В то время как предыдущие проекты FANTOM изучали ряд типов клеток, цель FANTOM4 состояла в том, чтобы глубоко исследовать динамику клеточной дифференцировки . Анализ был ограничен клеточной линией человека THP-1 , предоставив данные о зависимости от времени превращения монобласта в моноцит . DeepCage разрешил TSS при разрешении одного нуклеотида, точно определив места связывания факторов транскрипции (TF). Путем мониторинга зависимых от времени изменений экспрессии генов по мере дифференцировки клеток был сделан вывод о том, какие регуляторные мотивы позволяют предсказать изменения экспрессии, временную зависимость активности TF и ​​гены-мишени TF. [23] Эти усилия привели к созданию сети регуляции транскрипции, демонстрирующей, что процесс дифференцировки очень сложен и управляется большим количеством TF, осуществляющих как положительные, так и отрицательные регуляторные взаимодействия.

FANTOM4 также расширил наше понимание транскрипции ретротранспозона и РНК инициации транскрипции (tiRNAs).
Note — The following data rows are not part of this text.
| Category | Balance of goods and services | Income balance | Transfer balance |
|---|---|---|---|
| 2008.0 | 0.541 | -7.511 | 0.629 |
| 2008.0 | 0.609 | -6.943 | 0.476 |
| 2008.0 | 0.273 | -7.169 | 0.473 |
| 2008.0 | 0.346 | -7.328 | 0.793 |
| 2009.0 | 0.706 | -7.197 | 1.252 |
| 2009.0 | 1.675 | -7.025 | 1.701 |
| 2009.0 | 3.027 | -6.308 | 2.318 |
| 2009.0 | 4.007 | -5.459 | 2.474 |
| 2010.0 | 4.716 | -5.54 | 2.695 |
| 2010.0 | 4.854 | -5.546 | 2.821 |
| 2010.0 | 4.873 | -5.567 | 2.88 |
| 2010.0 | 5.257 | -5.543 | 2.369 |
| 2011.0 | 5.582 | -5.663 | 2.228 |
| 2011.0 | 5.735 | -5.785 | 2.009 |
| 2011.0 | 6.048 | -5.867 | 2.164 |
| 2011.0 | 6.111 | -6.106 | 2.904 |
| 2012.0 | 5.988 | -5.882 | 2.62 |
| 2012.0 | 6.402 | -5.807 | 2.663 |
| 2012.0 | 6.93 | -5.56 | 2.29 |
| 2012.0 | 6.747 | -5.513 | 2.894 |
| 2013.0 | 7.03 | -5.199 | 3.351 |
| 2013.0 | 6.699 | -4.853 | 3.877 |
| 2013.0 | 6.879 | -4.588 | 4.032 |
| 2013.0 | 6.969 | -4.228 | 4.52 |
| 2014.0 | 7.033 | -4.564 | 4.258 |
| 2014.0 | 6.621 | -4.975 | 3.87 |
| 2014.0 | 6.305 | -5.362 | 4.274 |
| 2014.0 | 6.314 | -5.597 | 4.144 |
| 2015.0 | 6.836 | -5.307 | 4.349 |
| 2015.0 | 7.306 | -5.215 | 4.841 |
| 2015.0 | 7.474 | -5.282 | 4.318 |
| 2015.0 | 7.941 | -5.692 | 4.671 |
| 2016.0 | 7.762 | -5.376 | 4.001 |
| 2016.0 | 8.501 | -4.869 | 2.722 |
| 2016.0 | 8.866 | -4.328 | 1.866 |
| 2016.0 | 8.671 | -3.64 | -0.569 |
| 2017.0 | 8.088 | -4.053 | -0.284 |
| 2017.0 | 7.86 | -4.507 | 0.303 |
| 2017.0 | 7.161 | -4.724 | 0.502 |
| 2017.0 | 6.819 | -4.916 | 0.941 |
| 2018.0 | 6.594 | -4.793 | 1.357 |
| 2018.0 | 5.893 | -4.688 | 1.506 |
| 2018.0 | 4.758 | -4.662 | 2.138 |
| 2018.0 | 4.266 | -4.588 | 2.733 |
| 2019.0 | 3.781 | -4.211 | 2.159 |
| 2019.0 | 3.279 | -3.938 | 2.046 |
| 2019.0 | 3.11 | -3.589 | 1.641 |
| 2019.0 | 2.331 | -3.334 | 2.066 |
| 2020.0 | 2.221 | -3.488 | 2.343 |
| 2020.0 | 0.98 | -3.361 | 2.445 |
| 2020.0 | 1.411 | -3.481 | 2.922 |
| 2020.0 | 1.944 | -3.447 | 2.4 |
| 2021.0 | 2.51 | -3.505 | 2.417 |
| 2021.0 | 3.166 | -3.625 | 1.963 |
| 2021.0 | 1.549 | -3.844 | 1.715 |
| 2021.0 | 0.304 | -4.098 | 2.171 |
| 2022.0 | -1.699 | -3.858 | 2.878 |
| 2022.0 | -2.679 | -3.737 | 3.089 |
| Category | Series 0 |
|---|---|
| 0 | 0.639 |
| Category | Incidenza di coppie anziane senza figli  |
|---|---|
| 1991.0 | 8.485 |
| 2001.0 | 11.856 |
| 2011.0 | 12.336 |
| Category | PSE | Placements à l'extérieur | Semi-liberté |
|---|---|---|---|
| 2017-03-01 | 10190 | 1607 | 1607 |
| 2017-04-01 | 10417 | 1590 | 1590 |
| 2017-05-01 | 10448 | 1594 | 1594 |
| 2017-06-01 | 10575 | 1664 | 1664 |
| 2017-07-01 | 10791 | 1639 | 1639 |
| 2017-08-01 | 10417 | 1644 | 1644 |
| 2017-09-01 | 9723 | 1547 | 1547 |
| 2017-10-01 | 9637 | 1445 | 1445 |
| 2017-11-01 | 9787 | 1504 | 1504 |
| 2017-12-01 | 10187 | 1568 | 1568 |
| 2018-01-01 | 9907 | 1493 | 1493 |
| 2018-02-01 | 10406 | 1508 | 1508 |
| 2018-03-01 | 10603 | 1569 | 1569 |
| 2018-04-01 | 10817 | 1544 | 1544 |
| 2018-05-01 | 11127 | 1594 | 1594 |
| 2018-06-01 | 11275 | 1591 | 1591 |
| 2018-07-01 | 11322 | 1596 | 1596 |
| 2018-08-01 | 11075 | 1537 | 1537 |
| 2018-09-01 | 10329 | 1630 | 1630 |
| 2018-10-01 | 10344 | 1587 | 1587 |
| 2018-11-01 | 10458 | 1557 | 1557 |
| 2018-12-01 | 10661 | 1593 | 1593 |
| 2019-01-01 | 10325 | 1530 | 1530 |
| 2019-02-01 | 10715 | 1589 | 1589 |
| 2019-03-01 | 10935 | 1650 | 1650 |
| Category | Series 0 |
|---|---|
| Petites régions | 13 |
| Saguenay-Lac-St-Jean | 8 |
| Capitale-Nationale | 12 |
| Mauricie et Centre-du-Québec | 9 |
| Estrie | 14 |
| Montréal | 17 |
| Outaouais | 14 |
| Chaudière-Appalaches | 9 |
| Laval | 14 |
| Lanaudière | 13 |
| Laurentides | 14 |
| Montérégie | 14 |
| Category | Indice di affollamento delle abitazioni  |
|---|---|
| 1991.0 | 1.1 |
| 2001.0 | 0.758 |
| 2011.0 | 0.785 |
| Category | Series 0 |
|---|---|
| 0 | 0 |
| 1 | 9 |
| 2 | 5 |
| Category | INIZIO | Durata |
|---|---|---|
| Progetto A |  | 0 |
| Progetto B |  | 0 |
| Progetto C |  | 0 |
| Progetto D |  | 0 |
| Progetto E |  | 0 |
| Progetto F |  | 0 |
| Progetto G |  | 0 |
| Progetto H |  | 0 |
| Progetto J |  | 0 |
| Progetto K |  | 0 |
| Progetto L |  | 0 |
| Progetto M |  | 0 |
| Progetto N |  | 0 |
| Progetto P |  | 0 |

Ретротранспозоны вносят вклад в повторяющиеся элементы в геномах млекопитающих и могут влиять на множество биологических процессов, таких как геномная эволюция, а также на структуры, такие как альтернативные промоторы и экзоны. [24] [25] Было продемонстрировано, что ретротранспозоны экспрессируются специфично для клеток и тканей, и было идентифицировано около 250 000 ранее неизвестных TSS, управляемых ретротранспозонами. [26]

Было обнаружено, что ретротранспозоны могут влиять на транскрипцию и регуляцию транскрипции у млекопитающих как кодирующих, так и некодирующих РНК в различных тканях. [26] Дальнейшие усилия привели к обнаружению широко распространенного в геномном и эволюционном плане нового класса РНК, называемых РНК инициации транскрипции (тиРНК). [27] Этот вид РНК относительно крошечный (~ 18 нуклеотидов в длину) и обычно находится ниже TSS промоторов, богатых CpG. Количество тиРНК невелико, и они связаны с высоко экспрессируемыми генами, а также со связыванием РНК-полимеразы II и TSS. Более поздняя работа показала, что tiRNs могут быть способны модулировать эпигенетические состояния и локальную архитектуру хроматина . [28] Однако возможно, что эти тиРНК не играют регуляторной роли и являются просто побочным продуктом транскрипции. [1] [27]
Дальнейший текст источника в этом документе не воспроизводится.